··· Available records
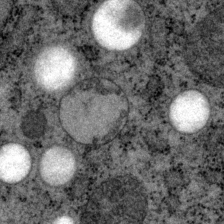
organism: P. pacificus
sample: Pharynx
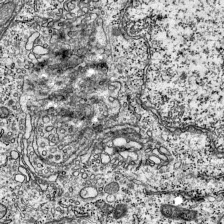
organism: Mouse
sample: Visual Cortex
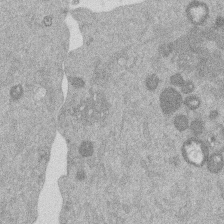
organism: Mouse
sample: Dividing mouse embryo 1 cell stage
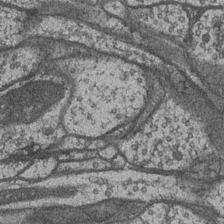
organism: Drosophila
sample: Optic medulla
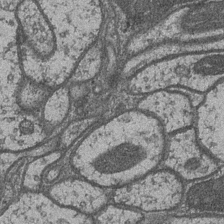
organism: Drosophila
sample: Optic medulla
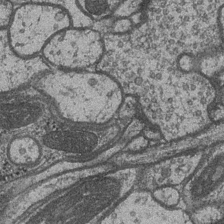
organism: Drosophila
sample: Optic medulla
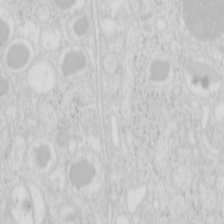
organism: Mouse
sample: Pancreas
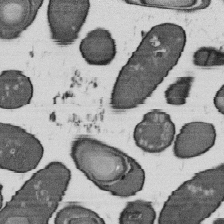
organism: B. subtilis
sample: Bacterial spore
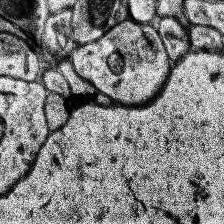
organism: Human
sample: Temporal Lobe
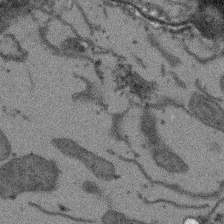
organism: Arabidopsis thaliana
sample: Root tip
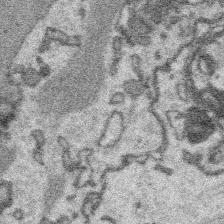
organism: Platynereis dumerilii
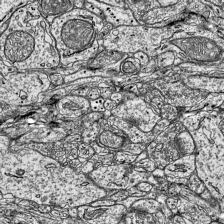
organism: Mouse
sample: Visual Cortex
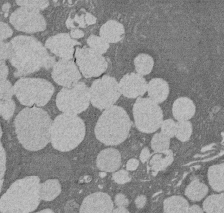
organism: Rat
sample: Salivary granule
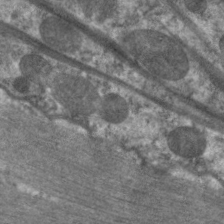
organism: C. elegans
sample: Pharynx
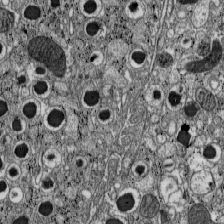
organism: C57BL Mouse
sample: Pancreatic islet
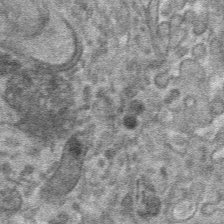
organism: Mouse
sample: Mouse hepatocytes
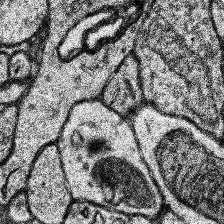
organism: Human
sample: Temporal Lobe
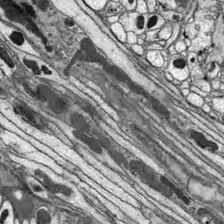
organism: Drosophila
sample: Optic lobe
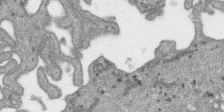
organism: Human
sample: Lung epithelial cells infected with SARS-CoV-2
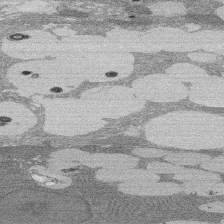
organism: Rat
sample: Salivary granule
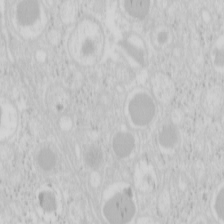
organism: Mouse
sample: Pancreas
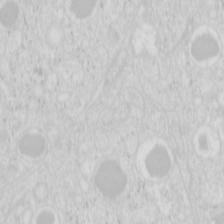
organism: Mouse
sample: Pancreas
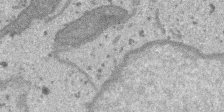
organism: Human
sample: Lung epithelial cells infected with SARS-CoV-2
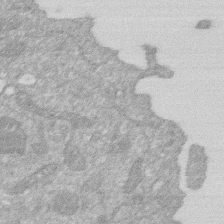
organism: Human
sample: HIV infected U937 cells
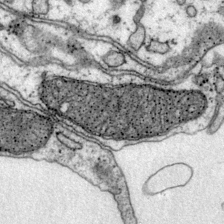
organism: Mouse
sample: Primary visual cortex
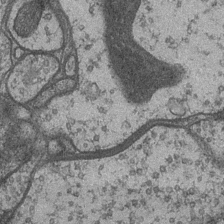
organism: Drosophila
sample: Optic medulla
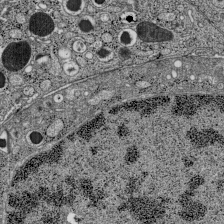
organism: C57BL Mouse
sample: Pancreatic islet
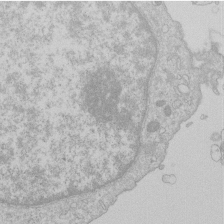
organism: Human
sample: Macrophage cells
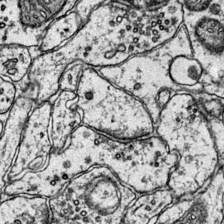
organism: Mouse
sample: Primary visual cortex
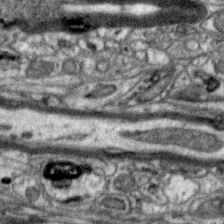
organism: Zebra finch
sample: Brain
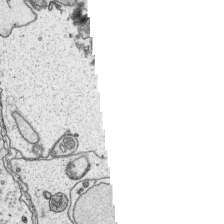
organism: Platynereis dumerilii
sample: Parapodia
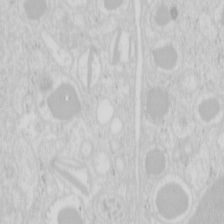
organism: Mouse
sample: Pancreas
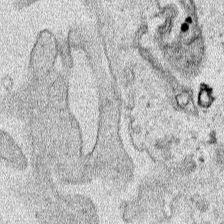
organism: Human
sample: Mitochondria in HCT116 cells
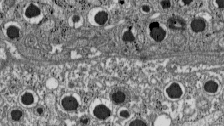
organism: C57BL Mouse
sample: Pancreatic islet
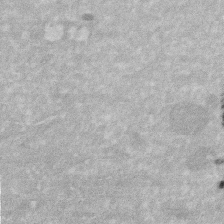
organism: Human
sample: HIV infected U937 cells
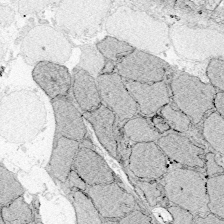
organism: Zebrafish
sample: Whole-Brain
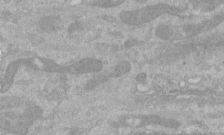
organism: Human
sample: Centriole in RPE cells
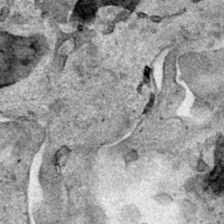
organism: Human
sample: Mitochondria in HCT116 cells
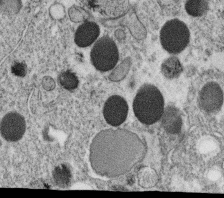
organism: C. elegans
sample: C. elegans oocyte; sperm cells
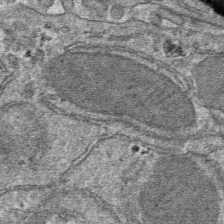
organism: Mouse
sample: Mouse hepatocytes
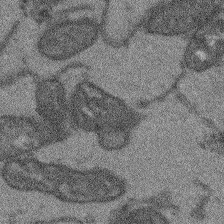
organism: Arabidopsis thaliana
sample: Root tip
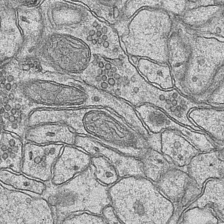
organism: Mouse
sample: CA1 Hippocampus
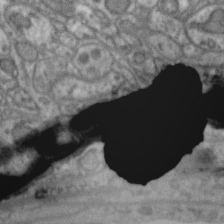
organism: Zebra finch
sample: Brain
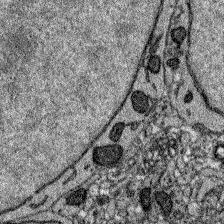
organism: Zebrafish
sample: Larval olfactory bulb
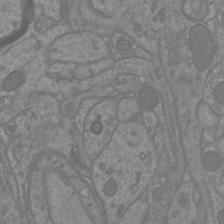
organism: Mouse
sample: Cortical neurons
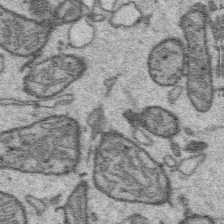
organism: Platynereis dumerilii
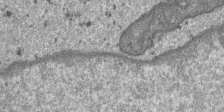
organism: Human
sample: Lung epithelial cells infected with SARS-CoV-2
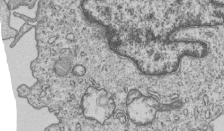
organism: Human
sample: MDA-MB-231 cells
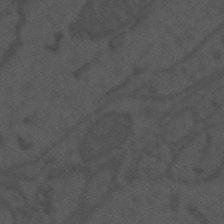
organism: Mouse
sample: Suprachiasmatic nucleus
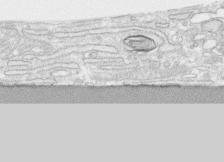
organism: Human
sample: CRL-1474
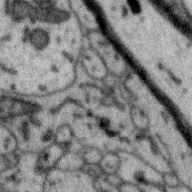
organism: Zebra finch
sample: Brain
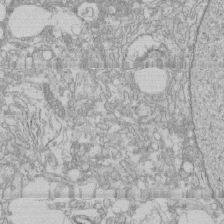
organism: Human
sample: CRL-1474
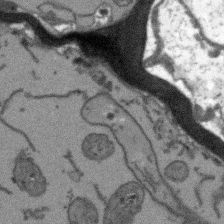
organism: Arabidopsis thaliana
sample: Root tip
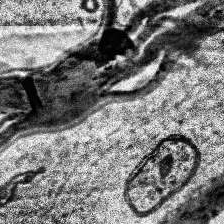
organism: Human
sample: Temporal Lobe
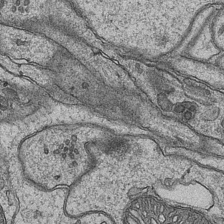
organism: Mouse
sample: CA1 Hippocampus
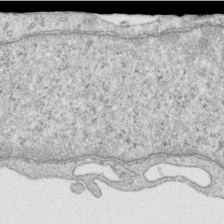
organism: Human
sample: Centriole in RPE cells
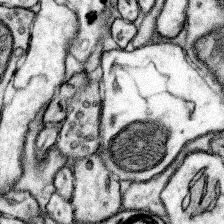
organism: Mouse
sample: Somatosensory cortex neuropil
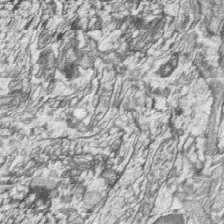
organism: Zebrafish
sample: synaptic ribbons in rod cells and cone cells
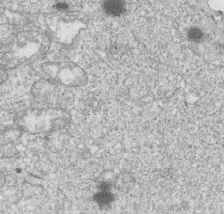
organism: Human
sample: HeLa cell HIV synapse
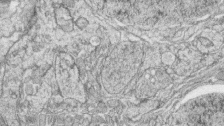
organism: Zebrafish
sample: synaptic ribbons in rod cells and cone cells
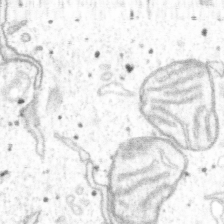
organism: Human
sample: HeLa cells
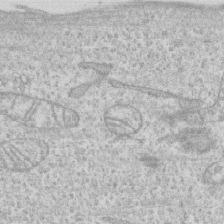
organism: Human
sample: CRL-1474
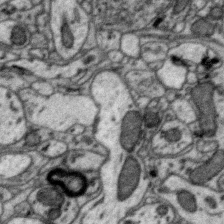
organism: Zebra finch
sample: Brain
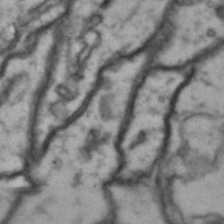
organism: Drosophila
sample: Brain
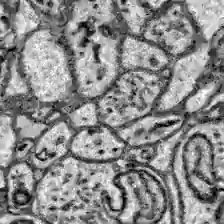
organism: Zebrafish
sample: Brain
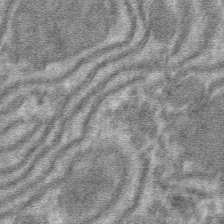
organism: Mouse
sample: Mouse hepatocytes
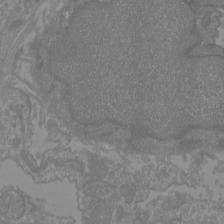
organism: Mouse
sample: Cortical neurons
······
* Goal of the exercise:
Copy out the material above exactly; the images stay out.

* Solution below:
organism: P. pacificus
sample: Pharynx
organism: Mouse
sample: Visual Cortex
organism: Mouse
sample: Dividing mouse embryo 1 cell stage
organism: Drosophila
sample: Optic medulla
organism: Drosophila
sample: Optic medulla
organism: Drosophila
sample: Optic medulla
organism: Mouse
sample: Pancreas
organism: B. subtilis
sample: Bacterial spore
organism: Human
sample: Temporal Lobe
organism: Arabidopsis thaliana
sample: Root tip
organism: Platynereis dumerilii
organism: Mouse
sample: Visual Cortex
organism: Rat
sample: Salivary granule
organism: C. elegans
sample: Pharynx
organism: C57BL Mouse
sample: Pancreatic islet
organism: Mouse
sample: Mouse hepatocytes
organism: Human
sample: Temporal Lobe
organism: Drosophila
sample: Optic lobe
organism: Human
sample: Lung epithelial cells infected with SARS-CoV-2
organism: Rat
sample: Salivary granule
organism: Mouse
sample: Pancreas
organism: Mouse
sample: Pancreas
organism: Human
sample: Lung epithelial cells infected with SARS-CoV-2
organism: Human
sample: HIV infected U937 cells
organism: Mouse
sample: Primary visual cortex
organism: Drosophila
sample: Optic medulla
organism: C57BL Mouse
sample: Pancreatic islet
organism: Human
sample: Macrophage cells
organism: Mouse
sample: Primary visual cortex
organism: Zebra finch
sample: Brain
organism: Platynereis dumerilii
sample: Parapodia
organism: Mouse
sample: Pancreas
organism: Human
sample: Mitochondria in HCT116 cells
organism: C57BL Mouse
sample: Pancreatic islet
organism: Human
sample: HIV infected U937 cells
organism: Zebrafish
sample: Whole-Brain
organism: Human
sample: Centriole in RPE cells
organism: Human
sample: Mitochondria in HCT116 cells
organism: C. elegans
sample: C. elegans oocyte; sperm cells
organism: Mouse
sample: Mouse hepatocytes
organism: Arabidopsis thaliana
sample: Root tip
organism: Mouse
sample: CA1 Hippocampus
organism: Zebra finch
sample: Brain
organism: Zebrafish
sample: Larval olfactory bulb
organism: Mouse
sample: Cortical neurons
organism: Platynereis dumerilii
organism: Human
sample: Lung epithelial cells infected with SARS-CoV-2
organism: Human
sample: MDA-MB-231 cells
organism: Mouse
sample: Suprachiasmatic nucleus
organism: Human
sample: CRL-1474
organism: Zebra finch
sample: Brain
organism: Human
sample: CRL-1474
organism: Arabidopsis thaliana
sample: Root tip
organism: Human
sample: Temporal Lobe
organism: Mouse
sample: CA1 Hippocampus
organism: Human
sample: Centriole in RPE cells
organism: Mouse
sample: Somatosensory cortex neuropil
organism: Zebrafish
sample: synaptic ribbons in rod cells and cone cells
organism: Human
sample: HeLa cell HIV synapse
organism: Zebrafish
sample: synaptic ribbons in rod cells and cone cells
organism: Human
sample: HeLa cells
organism: Human
sample: CRL-1474
organism: Zebra finch
sample: Brain
organism: Drosophila
sample: Brain
organism: Zebrafish
sample: Brain
organism: Mouse
sample: Mouse hepatocytes
organism: Mouse
sample: Cortical neurons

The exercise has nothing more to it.